Source : Le blog de Michel Baglin
Sa femme Muriel vient de m’annoncer le décès subit de Bernard Mazo, survenu hier samedi 7 juillet, à Gassin où il
séjournait comme chaque été. Il a succombé à un arrêt cardiaque, apparemment sans souffrances. Il avait 73 ans.
Je
suis encore sous le coup de l’émotion, d’autant plus abasourdi par cette nouvelle que nous les attendions, lui et Muriel, à la maison ces jours-ci et que je l’ai eu au téléphone la semaine
dernière, en belle forme semblait-il.
Heureux de l’acceptation par les éditions du Seuil de sa biographie de Jean Sénac, il se faisait une joie de participer à la fin de ce mois au Festival des Voix vives de la Méditerranée à Sète,
dont il était un des plus fidèles animateurs, et d’y retrouver tous ses nombreux amis.
Le tragique et l’appétit de vivre
Bernard Mazo est né le 13 avril 1939 à Paris, où il vivait. Poète, il a publié une dizaine de recueils et reçu le prix Max Jacob pour « La cendre des jours » .
Son dernier recueil, « Dans l’insomnie de la mémoire » , a paru chez Voix d’encre l’an dernier. Il a connu la guerre d’Algérie. « J’ai eu vingt ans
dans les Aurès, où je suis resté cloué, triste rêveur éveillé, vingt-sept mois durant », confie-t-il, ajoutant : « sans la poésie et la lecture des poètes, sans la chaleur
partagée de leur parole, sans doute aurais-je sombré dans le désespoir ». L’épreuve l’aura en tout cas suffisamment marqué pour en faire un anticolonialiste convaincu et pour que l’exil
devienne un de ses thèmes majeurs,
Ses thèmes – la dépossession de soi par le temps, l’étrangeté du monde, etc. revenaient plus épurés que jamais dans chacun de ses recueils. Ils sont toujours confrontation au silence. Silence de
l’âge venu et des pages tournées dans « l’obscure rumeur du temps », hébétude lorsqu’on se penche sur « cette vie qui nous appartient si peu ». Sans oublier
cette sorte de silence qui tient à « ce vide douloureux entre les choses et ce qui les nomme ». Car l’adéquation des mots et des choses n’est pas plus acquise que celle de soi
et du monde dans l’œuvre de Bernard Mazo. C’est que « le poème ne peut se fonder que sur ce qui est condamné à mourir » et que la conscience tragique et douloureuse de la
finitude est la source même de sa poésie.
Bernard Mazo n’en était pas moins en prise avec le réel, l’autre, l’amour, et sa poésie témoigne aussi de son appétit de vivre. « On n’est pas quitte avec la vie en l’éludant. / On est
quitte avec la vie en l’épuisant », prétendait-il.
La revue Phoenix (qui a succédé à Sud et Autre Sud) lui a consacré un dossier dans sa troisième livraison, en 2011.
Critique et animateur
Fin connaisseur de la poésie contemporaine, Bernard était aussi critique pour de nombreuses revues et fut codirecteur durant neuf ans d’Aujourd’hui poème.
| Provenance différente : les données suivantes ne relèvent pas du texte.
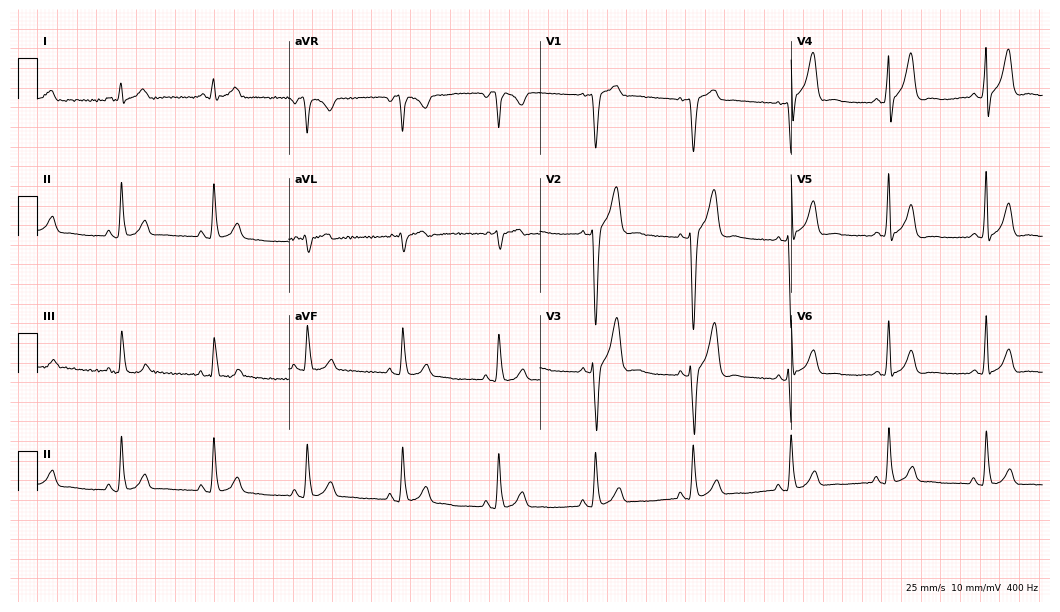
Resting 12-lead electrocardiogram. Patient: a male, 56 years old. None of these six findings is recorded: first-degree AV block, right bundle branch block, left bundle branch block, sinus bradycardia, atrial fibrillation, sinus tachycardia.

Certains de ses articles et
études ont été réunis en volumes et une biographie de Jean Sénac est en préparation au Seuil (il me disait récemment avoir terminé la correction des épreuves).
Secrétaire général du Prix Apollinaire, membre de l’Académie Mallarmé et du Pen-Club français, Bernard Mazo animait de nombreuses rencontres, débats, assurant avec générosité présentations des
auteurs et lectures. Il était aussi, bien sûr, un collaborateur régulier de revue-texture.fr auquel il a donné de nombreux articles.
Mais c’était, avant tout, un ami. Fidèle, chaleureux, qu’on repérait de loin à son chapeau et à sa manière de porter souvent une double paire de lunettes et sur le nez et sur le front… Bon
vivant, il nous réjouissait tous par sa présence, ses plaisanteries, sa faconde, qui n’ont pas fini de terriblement nous manquer.